Stellt der Bademeister allerdings fest, dass einzelne Turmspringer sich regelwidrig
verhalten, so hat er sie zu ermahnen und ihnen für den Fall, dass sie seine
Ermahnungen in den Wind schlagen, das Springen zu verbieten.
Auf der Grundlage der Anhörung des Klägers und des Beklagten zu 2) stellt sich der
Ablauf unmittelbar vor dem Unfallereignis so dar, dass der Kläger sich am Geländer
des Turms festgehalten hat, um zu verhindern, dass der Beklagte zu 2) ihn vom Turm
schubst. Um gleichwohl zu seinem Ziel zu kommen, hat der Beklagte zu 2) den
Kläger zunächst in Richtung auf das Turmende zu gezogen und ihn schließlich kurz
vor Erreichen des Turmendes hinunter geschubst.
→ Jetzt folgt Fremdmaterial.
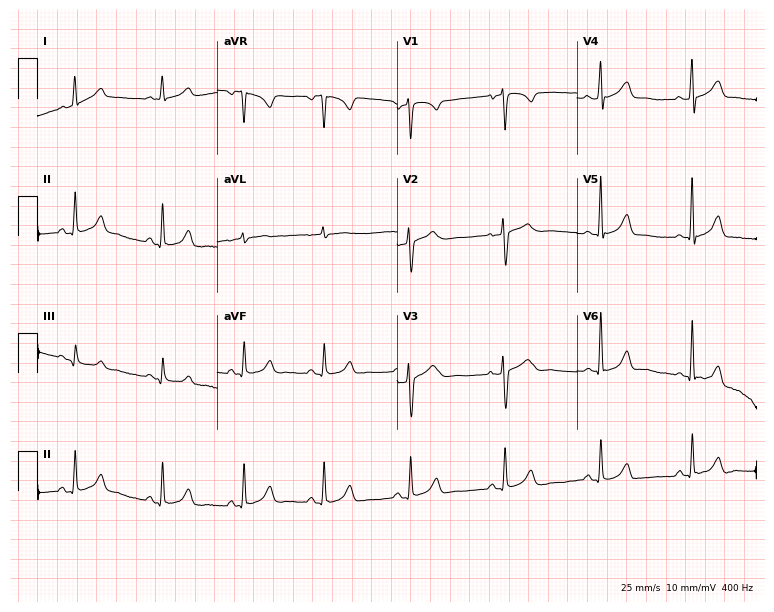
Standard 12-lead ECG recorded from a female, 38 years old. None of these six findings is recorded: first-degree AV block, right bundle branch block, left bundle branch block, sinus bradycardia, atrial fibrillation, sinus tachycardia.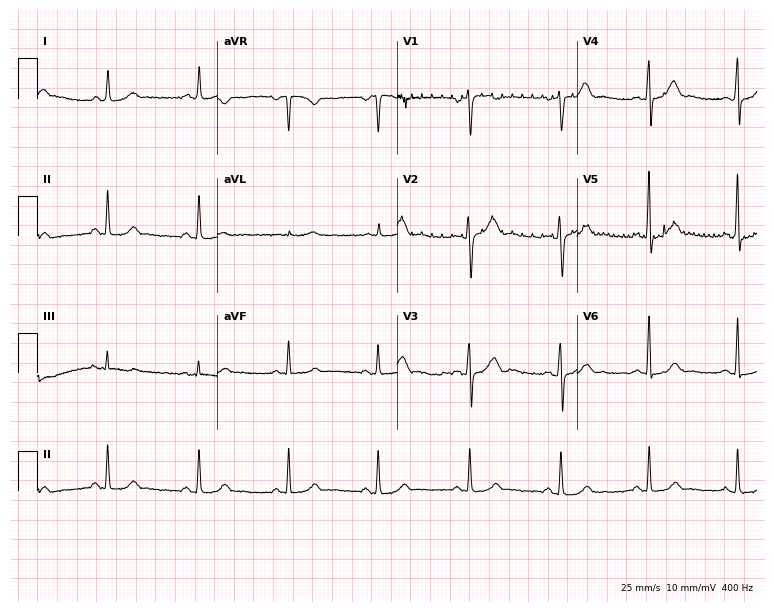
Standard 12-lead ECG recorded from a 42-year-old female patient (7.3-second recording at 400 Hz). Read as a normal ECG.

Dieser Vorgang hat nach den
übereinstimmenden Erklärungen des Klägers und des Beklagten zu 2) ca. 15
Sekunden gedauert. Er wäre deshalb kaum unbemerkt geblieben, wenn einer der
Bademeister sich im Bereich des Sprungbeckens aufgehalten und den Sprungbetrieb
beobachtet hätte. Sein Eingreifen – der Zeuge V. hat bekundet, dass er in einem
solchen Fall sofort gepfiffen hätte – hätte alsdann den Sturz des Klägers vom 5-m-
Turm verhindert. Möglich ist überdies, dass für den Fall, dass sich einer der
Bademeister im Bereich des Sprungbeckens aufgehalten hätte, der Beklagte zu 2)
erst gar nicht versucht hätte, den Kläger vom Turm zu schubsen, weil er damit
rechnen musste, mit dem Bademeister Ärger zu bekommen.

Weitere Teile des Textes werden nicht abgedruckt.